The Reid Commission and the issue of state religion

The Reid Constitutional Commission, which drafted the 1957 Malayan Federal Constitution between June 1956 and February 1957, did not provide for an article declaring Islam the religion of the Federation despite the Alliance Party’s request in its memorandum to the Commission that this be done. 16 This was largely because the Commissioners felt that such a provision would contradict the secular nature of the state.

Further, they took note of the strong objections of the Malay Rulers to the inclusion of such a provision. The Alliance memorandum urging the Commission to provide for Islam as the religion of the Federation had stated unequivocally that such a provision would not impose any disability on non-Muslims and did not imply that the state was not secular. 17 This provision for an official religion contained in the Alliance memorandum was a concession made by the MCA and MIC to UMNO as part of a broader inter- communal bargain achieved among the three parties in their deliberations, which agreed on their joint memorandum to the Commission. 18 The party’s papers indicate that there was no lengthy debate on this issue because it was clearly understood that the provision was intended in a limited sense.

The Rulers meanwhile had submitted that such a provision in the Constitution would encroach on their traditional position as heads of the Muslim religion in their respective states and urged the Commission not to insert any such article. They also felt that any interference with the established position of faith in the states could threaten internal security and the success of the on-going anti-insurgency campaign. 19 Their counsel, Neil Lawson, pointed out to the Commission during the private hearing at the tripartite discussions at the London Conference in January 1956, which drew up the Commission’s terms of reference, that there would not be any change in the position.

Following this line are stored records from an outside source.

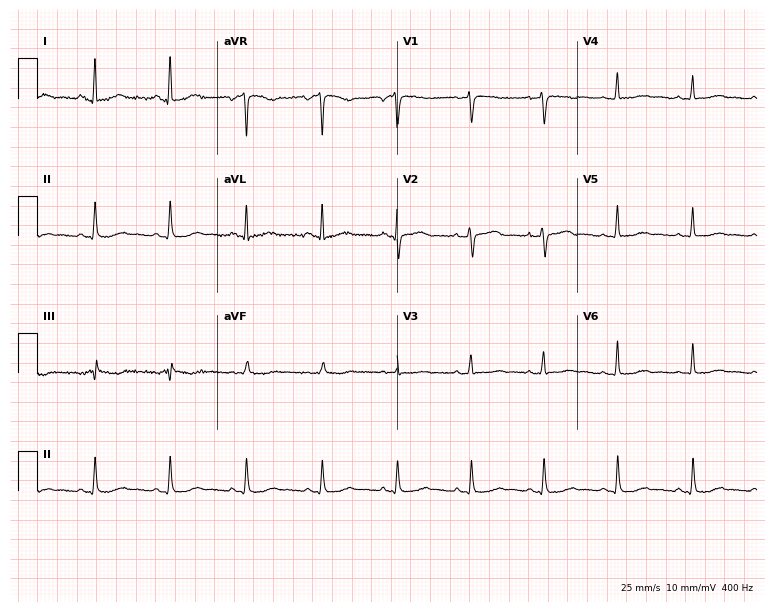
Standard 12-lead ECG recorded from a female, 41 years old. Read as a normal ECG.
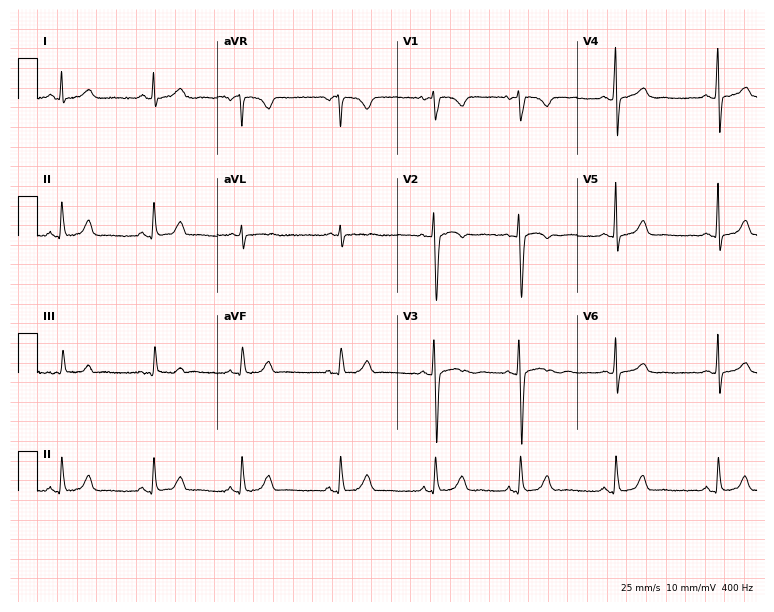
Electrocardiogram (7.3-second recording at 400 Hz), a 30-year-old female patient. Of the six screened findings (first-degree AV block, right bundle branch block, left bundle branch block, sinus bradycardia, atrial fibrillation, sinus tachycardia), none is recorded. Findings outside these six are not listed.
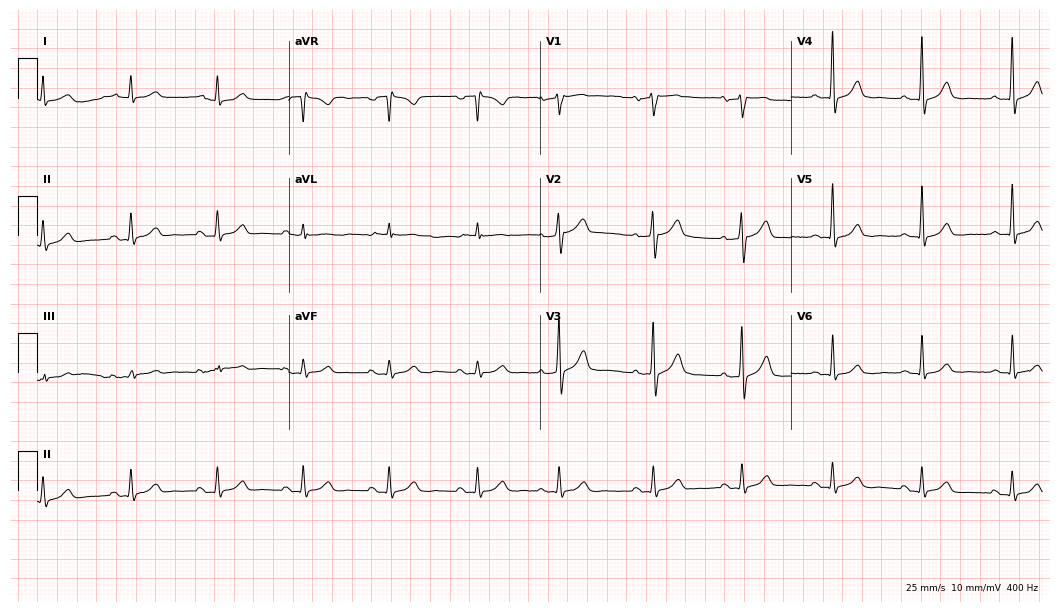
Electrocardiogram, a man, 68 years old. Overall reading on record: normal ECG.
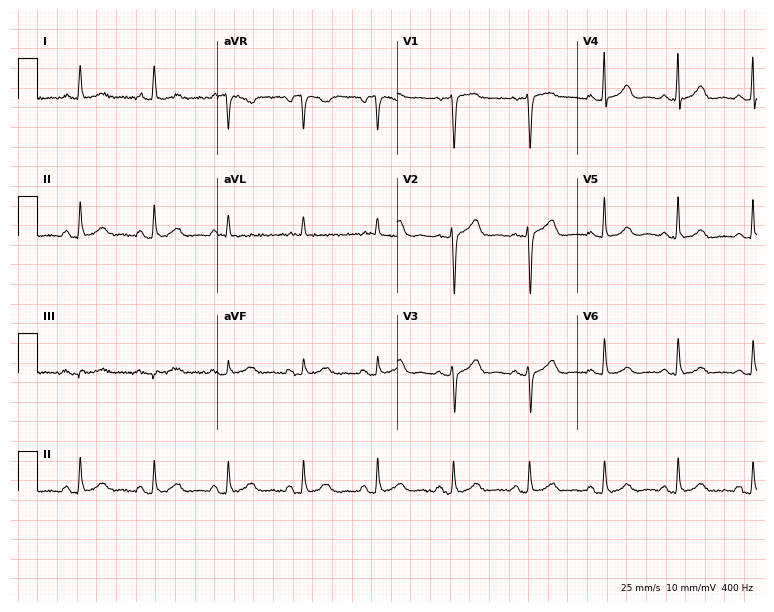
12-lead ECG (7.3-second recording at 400 Hz) from a 79-year-old female. Labelled as a normal ECG.
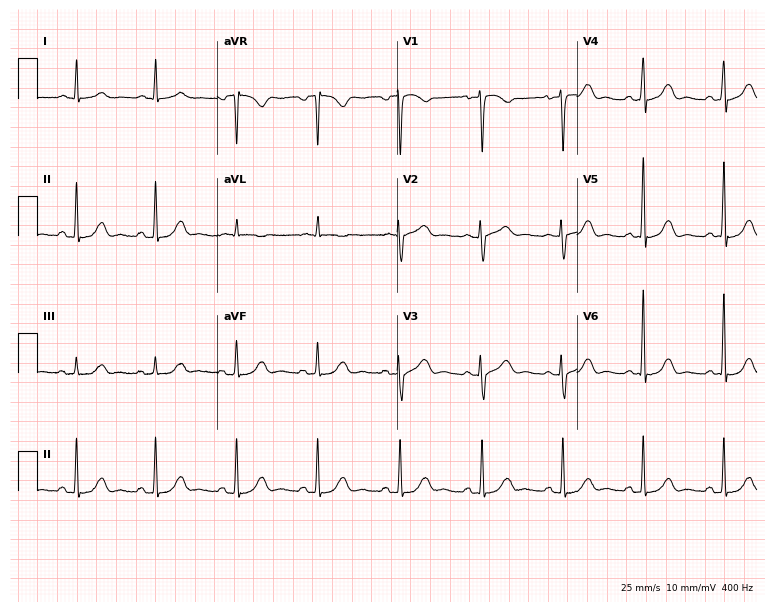
12-lead ECG (7.3-second recording at 400 Hz) from a 61-year-old female patient. Labelled as a normal ECG.
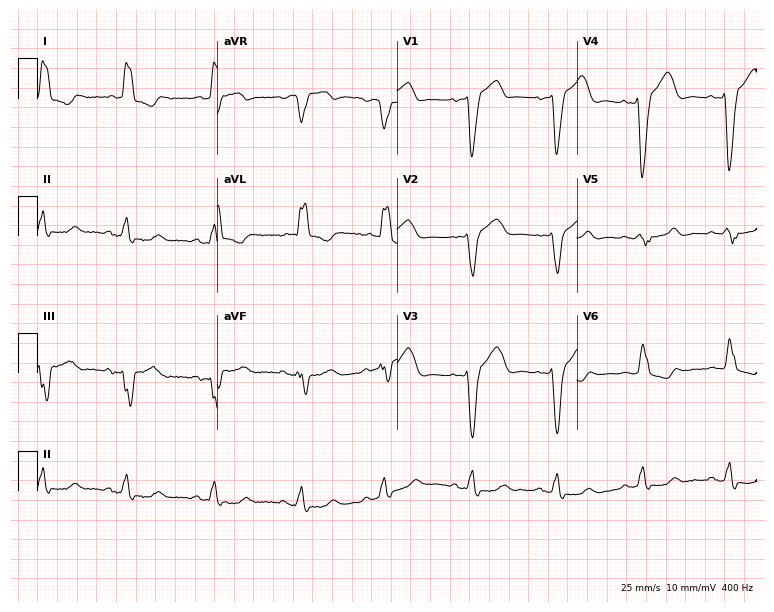
Resting 12-lead electrocardiogram. Patient: an 83-year-old female. The tracing shows left bundle branch block.

Lawson told the Commission: ‘Their Highnesses having considered the matter are not in favour of a declaration being included in the Constitution as to the Muslim Faith being the established religion of the Federation. This is a state matter and much better left as a state matter.’ 20 Under the 1948 Federation of Malaya Agreement, religion was a state matter and the sultans were head of religion in their respective states. 21 Islam, however, was not the state religion in Penang and Melaka, which were Crown Colonies.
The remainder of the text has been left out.